There is but one assignment of error, which is that the evidence does not support the judgment. On an assignment of this nature we must construe every conflict in the evidence and every reásonable intendment to be drawn therefrom in favor of the judgment of the trial court. Korrick v. Robinson, 20 Ariz. 323, 180 Pac. 446; Kinney v. Neis, 14 Ariz. 318, 127 Pac. 719. With this rule to guide us we state the facts in the case as follows:

On the twenty-third day of August, 1927, plaintiff was president of the Zuni-Arizona Oil Company, which company had some 9,000 acres of land under lease. On this date he signed a contract with the Barbara Development Corporation, by the terms of which the corporation was to finance the drilling of certain wells on the property of the oil company, plaintiff being retained as field manager for the corporation. After the contract was entered into, one John Gfoetz, who was then representing the corporation, inquired of plaintiff as to the customary salary for the manager of an oil company, and was informed that it was from $350 to $400 per month. No further dis *500 cussion was ever had as to salary. Thereafter plaintiff entered upon his duties as such manager, and operations were carried on in a more or less desultory manner in pursuance of the agreement, from the twenty-fourth day of August, 1927, till the thirty-first day of March, 1928, after which time all work on the contract stopped.
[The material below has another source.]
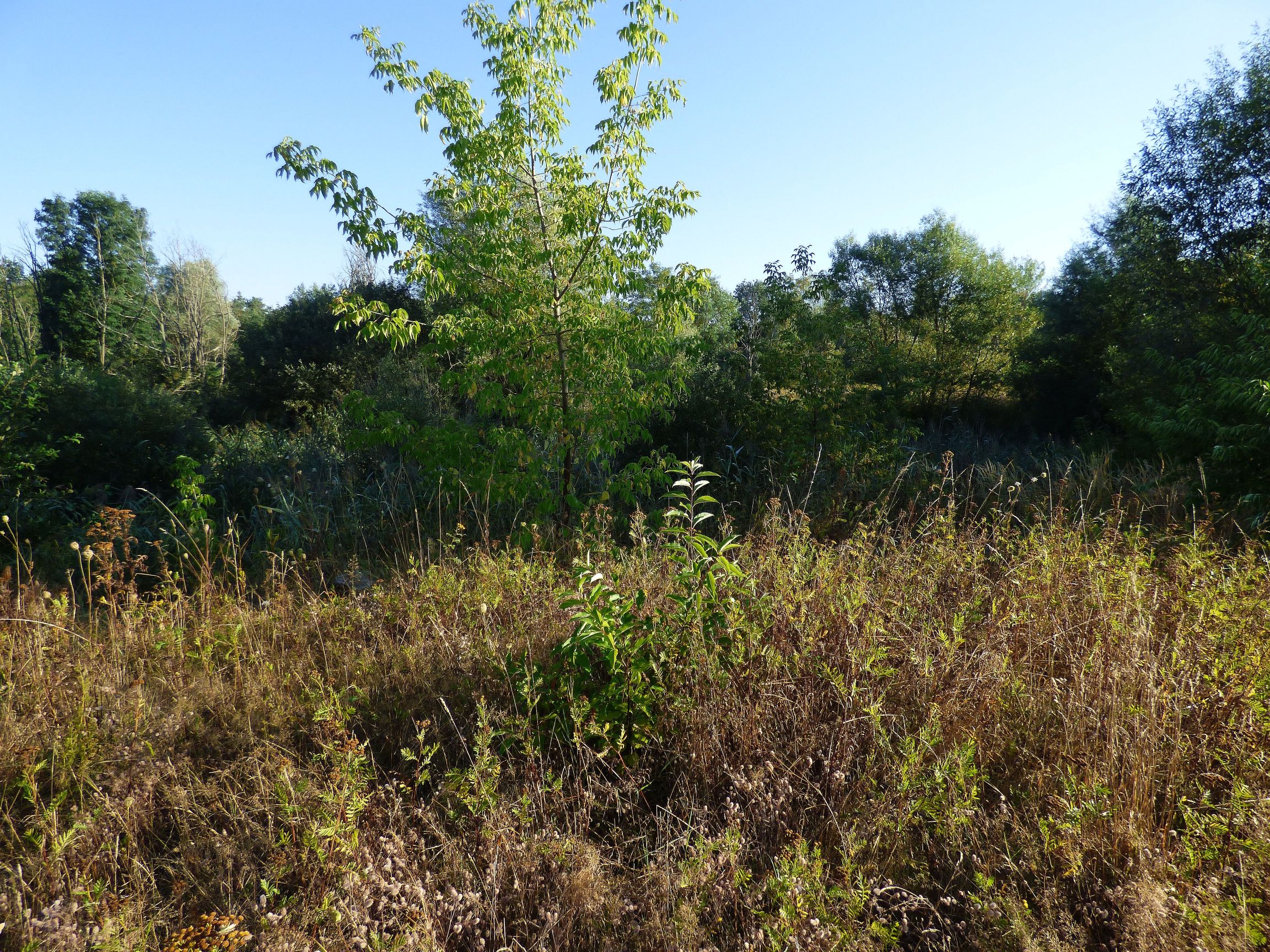 Naturschutzgebiet Lönnewitzer Heide nahe der einstigen Ortslage von Alt Lönnewitz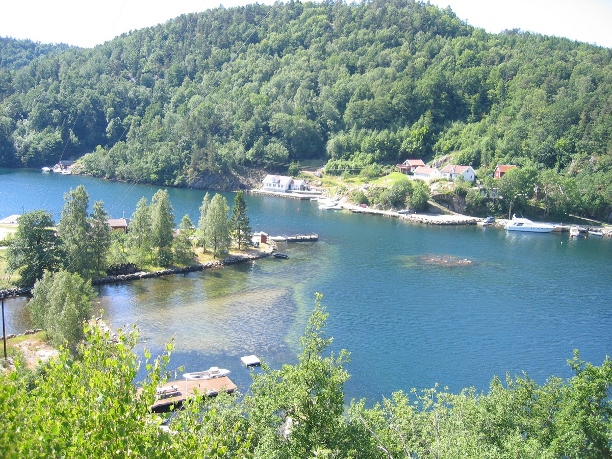 Garden Holmen ved Trysfjorden i Søgne

During this period plaintiff had contracted a number of bills on behalf of the corporation. In the latter part of March he sent the corporation an itemized statement of the amount he claimed was then due from them on account of his salary and bills that he had contracted in the course of the work, amounting all told to $5,824.29, the statement covering all bills for supplies and labor up to March 31, 1928. Some correspondence was had between the general manager of the corporation, Albert de Beaulieu, and plaintiff in regard to the amount of indebtedness, and plaintiff finally wrote the former on April 28, 1928, as follows:

“During the recent visit to this city of Mr. Konselman and Mr. Russell, the Zuni-Arizona Corporation agreed to assume one-half of the Swassing, Morrison and my labor account, PROVIDING that immediate relief were forthcoming from the Barbara Development Corporation.
“If such relief is not to materialize, and is not an incentive toward the immediate payment of all outstanding bills, then the Zuni-Arizona Company feels no longer bound by this agreement, but that entire amount must be paid by the Barbara Development Corporation, who in reality are responsible for the incurring of every dollar of that expense.”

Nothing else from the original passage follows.